An oil containment boom deployed by U.S. Navy Supervisor of Salvage and Diving personnel surrounds New Harbor Island, La. to mitigate environmental damage from the Deepwater Horizon oil spill.
Credit: US Navy

Researchers at Rice University and Penn State may have found a reusable material to help soak up oil spills on water.

The team of researchers found that adding boron to raw carbon created spongy blocks that are able to absorb oil spilled in water, reported the Engineer.

The blocks, scientists say, can be reused over and over again.

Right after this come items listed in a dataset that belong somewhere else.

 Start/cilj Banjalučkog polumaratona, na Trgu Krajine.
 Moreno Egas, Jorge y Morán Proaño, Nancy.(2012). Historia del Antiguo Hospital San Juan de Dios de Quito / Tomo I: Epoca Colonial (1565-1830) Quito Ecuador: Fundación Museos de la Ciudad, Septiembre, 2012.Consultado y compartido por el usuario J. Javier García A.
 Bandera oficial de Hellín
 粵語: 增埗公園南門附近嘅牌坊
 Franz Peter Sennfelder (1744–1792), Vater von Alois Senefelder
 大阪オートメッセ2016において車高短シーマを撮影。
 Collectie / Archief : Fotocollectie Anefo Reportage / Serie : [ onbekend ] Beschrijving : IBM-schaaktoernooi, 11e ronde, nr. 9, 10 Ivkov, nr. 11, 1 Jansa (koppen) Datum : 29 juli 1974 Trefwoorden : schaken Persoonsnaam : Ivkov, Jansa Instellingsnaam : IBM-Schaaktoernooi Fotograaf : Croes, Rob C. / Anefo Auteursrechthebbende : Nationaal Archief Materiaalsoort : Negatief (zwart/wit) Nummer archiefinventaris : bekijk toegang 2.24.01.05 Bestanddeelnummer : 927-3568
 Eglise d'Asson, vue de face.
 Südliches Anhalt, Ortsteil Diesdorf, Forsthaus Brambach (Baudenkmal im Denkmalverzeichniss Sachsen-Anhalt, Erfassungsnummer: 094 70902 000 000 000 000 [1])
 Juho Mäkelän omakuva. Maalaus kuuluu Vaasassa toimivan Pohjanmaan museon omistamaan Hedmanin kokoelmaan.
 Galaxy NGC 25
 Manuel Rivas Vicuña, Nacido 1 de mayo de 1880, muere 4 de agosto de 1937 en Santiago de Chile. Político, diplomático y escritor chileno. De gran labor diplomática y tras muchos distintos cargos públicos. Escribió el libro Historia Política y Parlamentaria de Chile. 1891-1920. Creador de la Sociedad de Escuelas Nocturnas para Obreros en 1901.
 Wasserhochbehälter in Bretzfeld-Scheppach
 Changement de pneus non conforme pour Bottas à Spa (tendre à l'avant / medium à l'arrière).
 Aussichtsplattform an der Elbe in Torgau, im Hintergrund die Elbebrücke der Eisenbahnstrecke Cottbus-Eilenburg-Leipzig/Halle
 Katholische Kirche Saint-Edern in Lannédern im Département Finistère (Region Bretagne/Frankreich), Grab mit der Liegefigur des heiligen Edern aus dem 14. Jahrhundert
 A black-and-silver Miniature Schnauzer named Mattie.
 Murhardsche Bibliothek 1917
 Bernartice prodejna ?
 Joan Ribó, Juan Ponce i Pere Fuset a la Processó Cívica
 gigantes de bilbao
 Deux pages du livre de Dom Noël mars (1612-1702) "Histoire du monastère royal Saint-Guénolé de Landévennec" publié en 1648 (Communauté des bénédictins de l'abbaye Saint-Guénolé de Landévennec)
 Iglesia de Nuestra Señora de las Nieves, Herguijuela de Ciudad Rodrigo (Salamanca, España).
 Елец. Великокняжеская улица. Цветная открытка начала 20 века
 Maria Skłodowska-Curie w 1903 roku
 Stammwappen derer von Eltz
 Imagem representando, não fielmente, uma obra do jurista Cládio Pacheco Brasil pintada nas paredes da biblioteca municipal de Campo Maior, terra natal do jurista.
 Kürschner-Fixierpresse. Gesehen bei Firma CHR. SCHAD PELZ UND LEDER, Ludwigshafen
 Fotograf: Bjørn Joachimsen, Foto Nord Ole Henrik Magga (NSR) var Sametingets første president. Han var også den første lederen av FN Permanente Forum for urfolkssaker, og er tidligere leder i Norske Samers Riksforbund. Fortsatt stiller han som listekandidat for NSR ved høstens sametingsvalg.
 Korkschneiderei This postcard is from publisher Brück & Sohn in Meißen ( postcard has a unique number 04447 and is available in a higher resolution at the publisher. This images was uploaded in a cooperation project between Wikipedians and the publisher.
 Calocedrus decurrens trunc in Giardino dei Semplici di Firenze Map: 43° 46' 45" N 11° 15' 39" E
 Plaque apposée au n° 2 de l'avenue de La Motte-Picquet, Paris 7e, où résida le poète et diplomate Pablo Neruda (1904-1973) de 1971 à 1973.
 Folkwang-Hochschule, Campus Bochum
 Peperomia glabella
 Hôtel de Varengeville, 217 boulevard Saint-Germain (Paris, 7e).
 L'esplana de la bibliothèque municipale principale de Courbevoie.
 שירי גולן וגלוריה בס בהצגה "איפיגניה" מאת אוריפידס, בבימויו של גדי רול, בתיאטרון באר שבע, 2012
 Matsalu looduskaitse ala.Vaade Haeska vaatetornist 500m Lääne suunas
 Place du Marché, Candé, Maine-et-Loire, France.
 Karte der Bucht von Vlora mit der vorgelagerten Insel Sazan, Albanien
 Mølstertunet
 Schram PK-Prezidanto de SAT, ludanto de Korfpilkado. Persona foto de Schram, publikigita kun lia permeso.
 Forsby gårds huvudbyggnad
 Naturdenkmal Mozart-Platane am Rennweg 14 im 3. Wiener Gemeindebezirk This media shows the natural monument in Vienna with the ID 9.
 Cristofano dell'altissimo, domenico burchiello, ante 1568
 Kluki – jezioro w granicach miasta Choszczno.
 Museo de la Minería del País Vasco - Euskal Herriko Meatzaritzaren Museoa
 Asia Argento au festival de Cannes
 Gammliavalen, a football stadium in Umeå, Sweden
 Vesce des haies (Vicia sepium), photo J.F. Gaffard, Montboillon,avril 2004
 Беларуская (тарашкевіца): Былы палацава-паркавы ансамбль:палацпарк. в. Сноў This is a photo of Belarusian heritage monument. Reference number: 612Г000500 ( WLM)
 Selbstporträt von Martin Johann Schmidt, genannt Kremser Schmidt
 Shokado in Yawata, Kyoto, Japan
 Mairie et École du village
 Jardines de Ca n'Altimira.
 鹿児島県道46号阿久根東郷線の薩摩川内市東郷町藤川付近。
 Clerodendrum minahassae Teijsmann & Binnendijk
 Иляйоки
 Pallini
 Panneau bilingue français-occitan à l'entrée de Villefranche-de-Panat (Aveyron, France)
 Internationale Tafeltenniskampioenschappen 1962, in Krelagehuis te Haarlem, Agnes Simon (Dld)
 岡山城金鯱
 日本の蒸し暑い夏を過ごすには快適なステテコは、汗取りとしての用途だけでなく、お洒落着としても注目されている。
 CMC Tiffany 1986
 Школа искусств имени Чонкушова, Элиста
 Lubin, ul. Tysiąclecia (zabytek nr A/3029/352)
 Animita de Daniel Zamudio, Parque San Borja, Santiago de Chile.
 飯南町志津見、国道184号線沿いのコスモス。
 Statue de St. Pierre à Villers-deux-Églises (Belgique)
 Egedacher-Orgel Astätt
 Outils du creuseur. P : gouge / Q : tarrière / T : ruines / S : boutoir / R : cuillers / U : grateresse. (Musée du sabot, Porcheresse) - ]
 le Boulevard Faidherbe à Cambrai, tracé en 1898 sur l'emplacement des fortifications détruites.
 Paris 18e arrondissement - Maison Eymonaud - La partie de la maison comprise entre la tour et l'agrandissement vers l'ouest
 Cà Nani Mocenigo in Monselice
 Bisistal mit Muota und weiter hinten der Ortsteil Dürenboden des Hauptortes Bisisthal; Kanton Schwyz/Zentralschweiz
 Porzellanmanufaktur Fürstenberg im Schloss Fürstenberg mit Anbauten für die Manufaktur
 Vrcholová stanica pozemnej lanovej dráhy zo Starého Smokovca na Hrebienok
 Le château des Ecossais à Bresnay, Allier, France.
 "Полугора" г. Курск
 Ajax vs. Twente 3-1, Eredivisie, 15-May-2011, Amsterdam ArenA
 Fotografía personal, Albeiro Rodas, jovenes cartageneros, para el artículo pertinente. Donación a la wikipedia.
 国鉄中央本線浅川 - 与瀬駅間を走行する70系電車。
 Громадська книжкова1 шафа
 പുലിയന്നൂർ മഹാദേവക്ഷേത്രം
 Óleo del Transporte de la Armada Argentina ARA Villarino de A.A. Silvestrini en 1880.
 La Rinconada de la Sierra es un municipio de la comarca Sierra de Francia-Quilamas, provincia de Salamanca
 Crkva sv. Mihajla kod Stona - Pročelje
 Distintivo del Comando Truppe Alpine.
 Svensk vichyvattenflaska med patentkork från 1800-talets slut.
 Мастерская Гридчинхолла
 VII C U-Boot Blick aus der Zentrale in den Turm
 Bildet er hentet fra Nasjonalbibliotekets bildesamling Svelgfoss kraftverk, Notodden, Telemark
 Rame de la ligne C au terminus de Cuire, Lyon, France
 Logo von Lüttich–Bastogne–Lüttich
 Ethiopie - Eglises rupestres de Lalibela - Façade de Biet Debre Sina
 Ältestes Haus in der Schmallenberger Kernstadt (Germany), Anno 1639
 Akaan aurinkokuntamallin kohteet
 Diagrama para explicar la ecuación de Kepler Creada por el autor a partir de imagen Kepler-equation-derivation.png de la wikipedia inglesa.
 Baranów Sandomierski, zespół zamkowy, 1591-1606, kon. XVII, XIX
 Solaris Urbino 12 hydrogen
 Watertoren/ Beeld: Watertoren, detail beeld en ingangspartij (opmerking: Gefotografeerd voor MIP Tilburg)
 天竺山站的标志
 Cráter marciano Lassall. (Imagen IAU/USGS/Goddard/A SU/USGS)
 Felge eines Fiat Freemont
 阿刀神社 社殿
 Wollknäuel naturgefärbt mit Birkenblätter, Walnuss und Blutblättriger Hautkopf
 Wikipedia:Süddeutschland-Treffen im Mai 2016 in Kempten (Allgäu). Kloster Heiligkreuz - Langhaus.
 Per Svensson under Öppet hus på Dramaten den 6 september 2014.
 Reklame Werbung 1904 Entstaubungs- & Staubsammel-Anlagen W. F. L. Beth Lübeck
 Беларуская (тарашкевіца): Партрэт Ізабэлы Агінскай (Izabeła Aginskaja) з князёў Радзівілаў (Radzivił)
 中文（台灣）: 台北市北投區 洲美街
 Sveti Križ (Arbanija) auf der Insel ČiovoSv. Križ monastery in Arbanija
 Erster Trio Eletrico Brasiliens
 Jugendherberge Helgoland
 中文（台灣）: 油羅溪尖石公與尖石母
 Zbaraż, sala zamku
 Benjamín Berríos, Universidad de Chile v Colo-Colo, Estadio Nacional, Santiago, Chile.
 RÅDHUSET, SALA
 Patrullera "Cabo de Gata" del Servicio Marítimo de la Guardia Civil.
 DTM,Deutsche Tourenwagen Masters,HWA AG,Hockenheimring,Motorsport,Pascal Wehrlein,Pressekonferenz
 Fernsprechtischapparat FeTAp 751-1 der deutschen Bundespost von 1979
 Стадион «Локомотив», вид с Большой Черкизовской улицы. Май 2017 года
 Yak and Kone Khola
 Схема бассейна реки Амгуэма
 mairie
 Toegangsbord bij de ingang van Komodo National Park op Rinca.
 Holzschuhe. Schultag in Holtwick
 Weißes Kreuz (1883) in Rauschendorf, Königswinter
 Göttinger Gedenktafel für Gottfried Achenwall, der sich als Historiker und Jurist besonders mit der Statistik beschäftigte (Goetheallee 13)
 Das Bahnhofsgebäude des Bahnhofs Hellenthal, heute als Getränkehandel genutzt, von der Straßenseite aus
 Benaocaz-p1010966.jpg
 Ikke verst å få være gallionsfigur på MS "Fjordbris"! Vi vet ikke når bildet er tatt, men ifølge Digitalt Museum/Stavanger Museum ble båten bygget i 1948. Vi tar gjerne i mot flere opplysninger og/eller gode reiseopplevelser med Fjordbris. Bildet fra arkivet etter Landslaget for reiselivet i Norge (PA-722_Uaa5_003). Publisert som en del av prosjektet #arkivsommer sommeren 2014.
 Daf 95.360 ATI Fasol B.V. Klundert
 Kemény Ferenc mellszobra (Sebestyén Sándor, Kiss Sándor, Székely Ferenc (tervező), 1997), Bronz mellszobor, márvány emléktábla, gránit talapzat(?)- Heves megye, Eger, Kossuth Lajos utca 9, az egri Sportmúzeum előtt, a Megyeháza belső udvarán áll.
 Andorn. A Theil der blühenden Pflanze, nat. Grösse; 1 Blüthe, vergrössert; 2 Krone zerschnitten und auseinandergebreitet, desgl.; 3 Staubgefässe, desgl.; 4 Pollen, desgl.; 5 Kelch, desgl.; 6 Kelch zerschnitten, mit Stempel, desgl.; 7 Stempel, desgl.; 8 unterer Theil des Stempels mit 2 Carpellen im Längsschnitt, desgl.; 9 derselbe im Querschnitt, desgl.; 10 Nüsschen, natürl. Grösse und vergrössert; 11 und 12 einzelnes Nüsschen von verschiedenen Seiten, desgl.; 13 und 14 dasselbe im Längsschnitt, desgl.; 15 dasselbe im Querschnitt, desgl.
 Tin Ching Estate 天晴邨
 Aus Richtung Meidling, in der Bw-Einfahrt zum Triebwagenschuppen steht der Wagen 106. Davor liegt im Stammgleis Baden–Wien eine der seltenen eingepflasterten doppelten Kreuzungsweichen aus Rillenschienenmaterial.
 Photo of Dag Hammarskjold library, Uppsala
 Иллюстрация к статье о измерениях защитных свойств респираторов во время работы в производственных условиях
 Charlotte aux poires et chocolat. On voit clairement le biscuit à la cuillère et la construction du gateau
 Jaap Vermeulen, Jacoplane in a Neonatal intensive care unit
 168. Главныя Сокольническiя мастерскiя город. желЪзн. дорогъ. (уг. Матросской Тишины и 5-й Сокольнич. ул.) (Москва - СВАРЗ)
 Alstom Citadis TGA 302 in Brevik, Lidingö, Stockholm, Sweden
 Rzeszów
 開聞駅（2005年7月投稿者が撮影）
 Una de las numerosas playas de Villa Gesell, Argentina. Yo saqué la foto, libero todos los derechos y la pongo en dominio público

According to Penn State Live, one of the lead authors said that the blocks are both 'superhydrophobic,' meaning they do not absorb water and thus can float, while also being 'oleophilic,' which means that they can absorb vast amounts of oil.

The carbon blocks can hold up to 123 times their weight in oil.

"Our goal was to find a way to make three-dimensional networks of these carbon nanotubes that would form a macroscale fabric — a spongy block of nanotubes that would be big and thick enough to be used to clean up oil spills and to perform other tasks," wrote Mauricio Terrones, a professor of physics, materials science and engineering at Penn State and the study’s co-author, according to Science Daily.

The sponges are also said to conduct electricity, allowing them to be controlled by magnets.

Researchers believe that the sponges can be created much larger than those tested and be used to clean up major oil spills in the future.

“These samples can be made pretty large and can be easily scaled up,” said lead author Daniel Hashim, a graduate student at Rice University, according to Futurity. “They’re super-low density, so the available volume is large. That’s why the uptake of oil can be so high.” 

The team, which collaborated with other labs around Europe and North America, published their findings in the journal Scientific Reports.